REPORT: Greece's economy will be locked down with capital controls if it can't find a deal by the weekend

Getty/Milos Bicanski

A report in Germany’s Sueddeutsche Zeitung newspaper on Monday evening says European governments are ready to push for capital controls in Greece if there’s no deal this week.

That would mean a severe lockdown on flows of cash similar to the ones brought in for Cyprus in 2013: Strict limits on the amount that could be withdrawn from banks, taken abroad physically or passed between international accounts.

The move would slam the brakes on outflows of money streaming out of Greek banks, but would also make it more difficult for the country to recover economically and remain a functioning member of the eurozone.

Capital controls are easy to bring in, and hard to get out of.

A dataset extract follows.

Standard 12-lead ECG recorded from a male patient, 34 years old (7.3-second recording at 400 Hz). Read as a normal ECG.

Other European countries can’t make that move on their own — there’s no institutional procedure for the rest of Europe locking down an individual member state. Greece would have to pass its own law agreeing to the move.

The controls would reportedly be brought in if there’s no progress by the time of Thursday’s Eurogroup meeting of finance ministers. Greece’s last €7.2 billion ($US8.07 billion, £5.19 billion) bailout tranche is still in limbo, with the country and its creditors unable to reach an agreement on what reforms it should undertake to access the money. Athens needs that cash to make payments to the International Monetary Fund (IMF) on June 30, and the European Central Bank (ECB) on June 20.

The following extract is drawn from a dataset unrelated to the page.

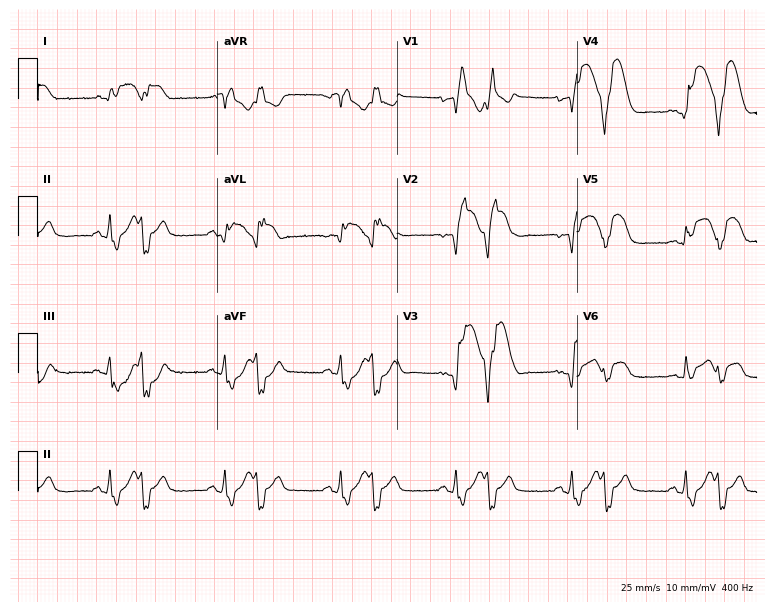
Standard 12-lead ECG recorded from a 65-year-old man (7.3-second recording at 400 Hz). The tracing shows right bundle branch block (RBBB).

Even before the Eurogroup meeting, Greece will have a crucial decision made for it — the ECB will decide tomorrow whether to raise the ceiling for the country’s emergency liquidity assistance (ELA), the banking system’s last lifeline. With money flooding out of Greek banks, the government will almost certainly want the ceiling raised.

Here’s how bank deposits look:

Bloomberg’s Lorcan Roche Kelly flagged up this message from the ECB to Cyprus in 2013, the point at which it refused to keep raising the ELA ceiling, saying that more funding “could only be considered if an EU/IMF programme is in place that would ensure the solvency of the concerned banks.”

A similar message to Athens could force Greece’s hand, and hurry either a deal or the implementation of capital controls.

But Greek finance minister Yanis Varoufakis reportedly told Germany’s BILD tabloid that Athens has nothing to present at the Eurogroup on Thursday, when Europe’s finance ministers gather again.

A statement from Prime Minister Alexis Tsipras accusing the institutions lending to Greece of pillaging the country with austerity measures was released on Monday, making it clear that Greek negotiators have moved as far towards a deal as they intend to.

Unless some urgent crisis drives the two sides back to the table, a deal this week looks very unlikely now.